··· Supplied material
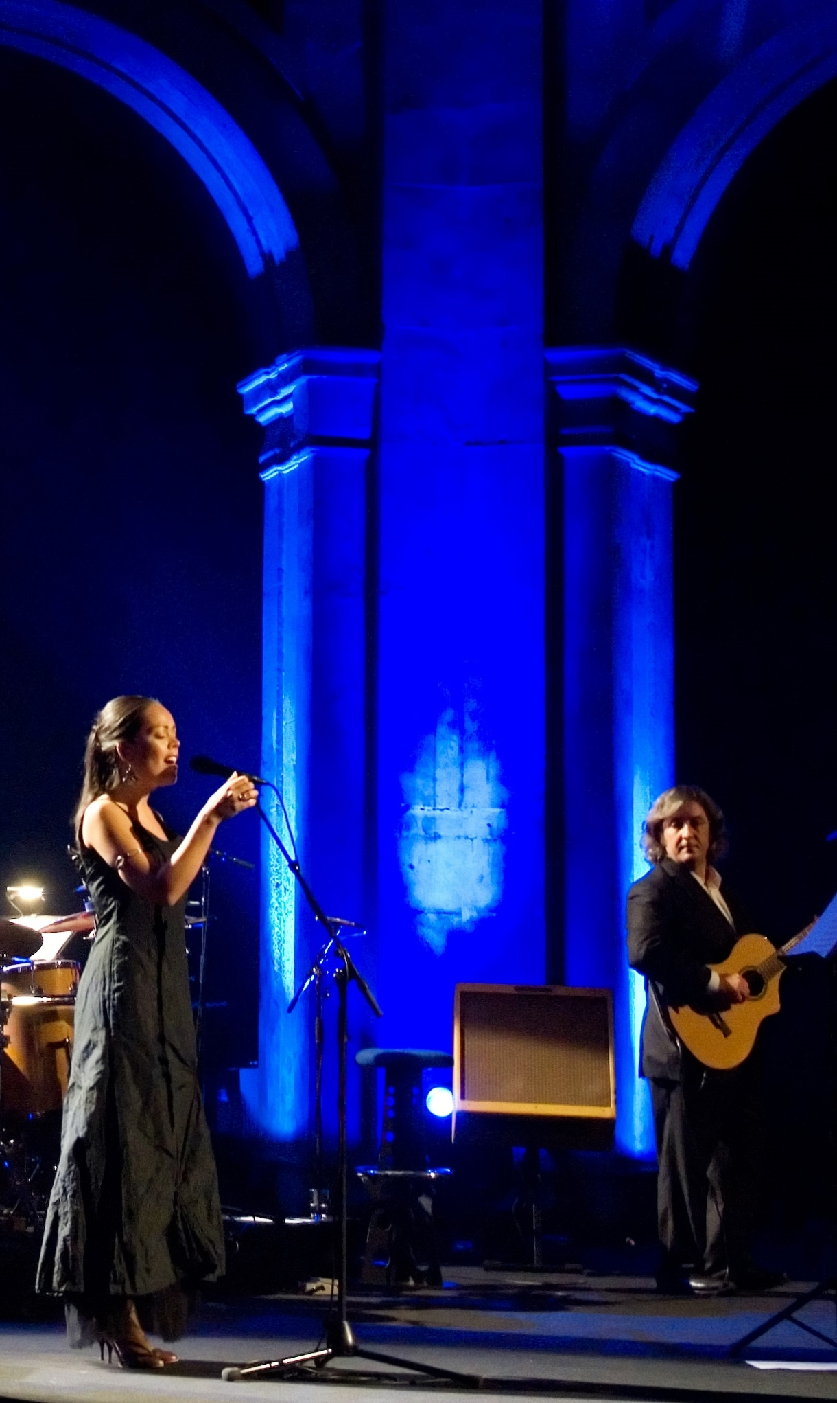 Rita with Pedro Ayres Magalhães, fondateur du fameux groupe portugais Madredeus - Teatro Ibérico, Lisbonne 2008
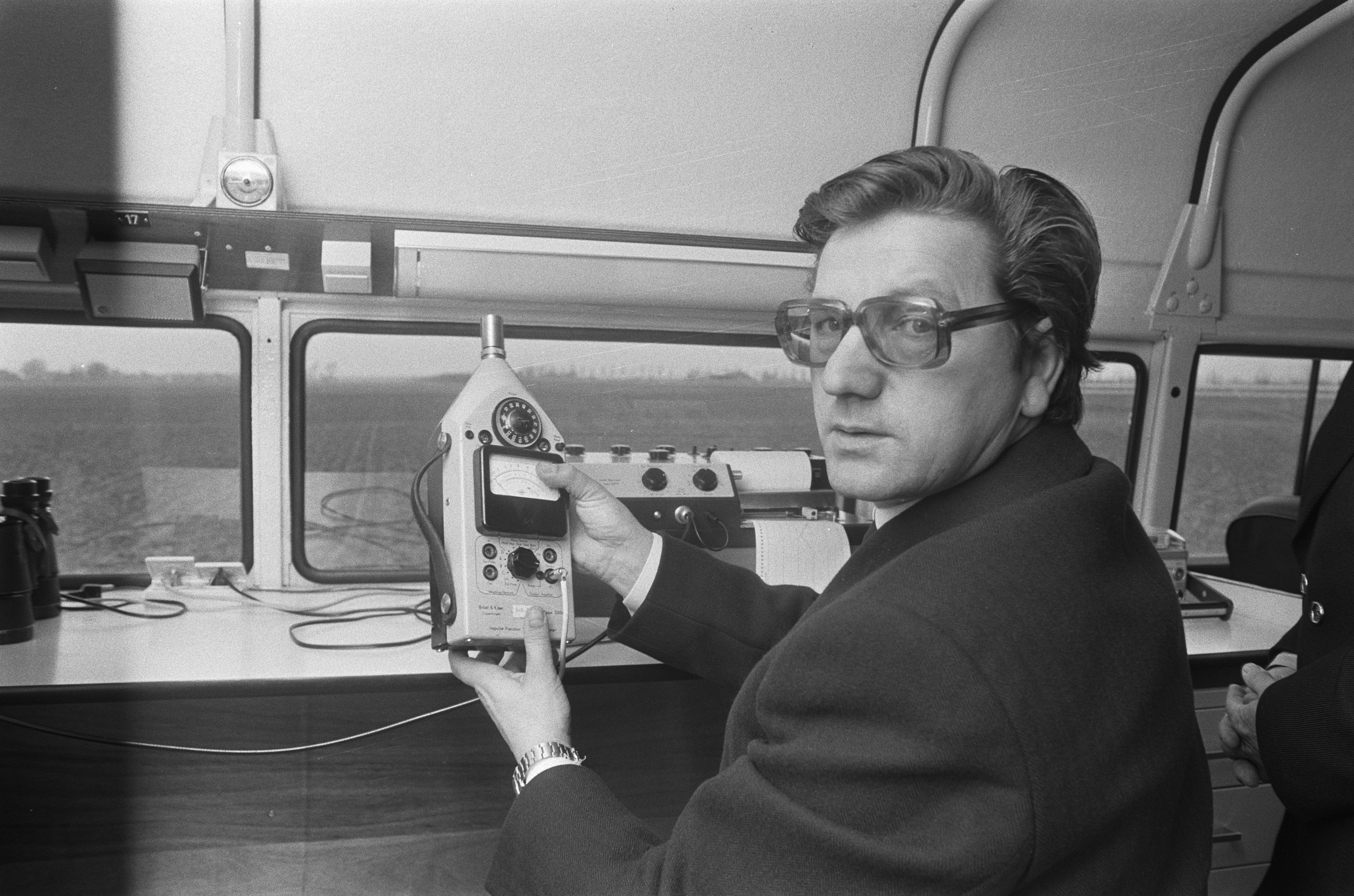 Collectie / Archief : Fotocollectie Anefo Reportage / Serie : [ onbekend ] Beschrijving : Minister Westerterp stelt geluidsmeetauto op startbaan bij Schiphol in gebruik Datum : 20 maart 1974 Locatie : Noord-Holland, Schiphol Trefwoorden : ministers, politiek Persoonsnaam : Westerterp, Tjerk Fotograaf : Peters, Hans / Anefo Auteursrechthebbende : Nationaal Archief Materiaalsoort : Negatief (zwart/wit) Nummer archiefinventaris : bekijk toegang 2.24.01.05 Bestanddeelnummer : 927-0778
······
··· Supplied material
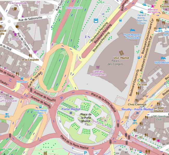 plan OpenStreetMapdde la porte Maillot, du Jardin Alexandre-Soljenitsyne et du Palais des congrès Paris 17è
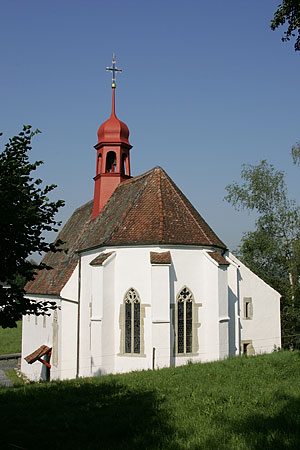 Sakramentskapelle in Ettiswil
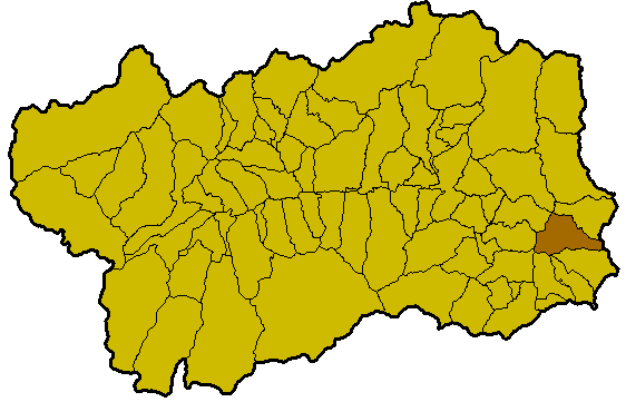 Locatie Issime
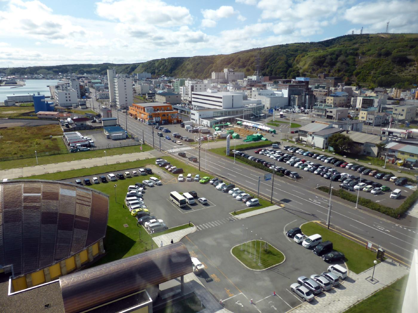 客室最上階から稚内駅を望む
······
Everything from the line with "plan OpenStreetMapdde la" through the line with "客室最上階から稚内駅を望む" in the material above should be transcribed exactly, except the pictures.

*Solution to this task*.
 plan OpenStreetMapdde la porte Maillot, du Jardin Alexandre-Soljenitsyne et du Palais des congrès Paris 17è
 Sakramentskapelle in Ettiswil
 Locatie Issime
 客室最上階から稚内駅を望む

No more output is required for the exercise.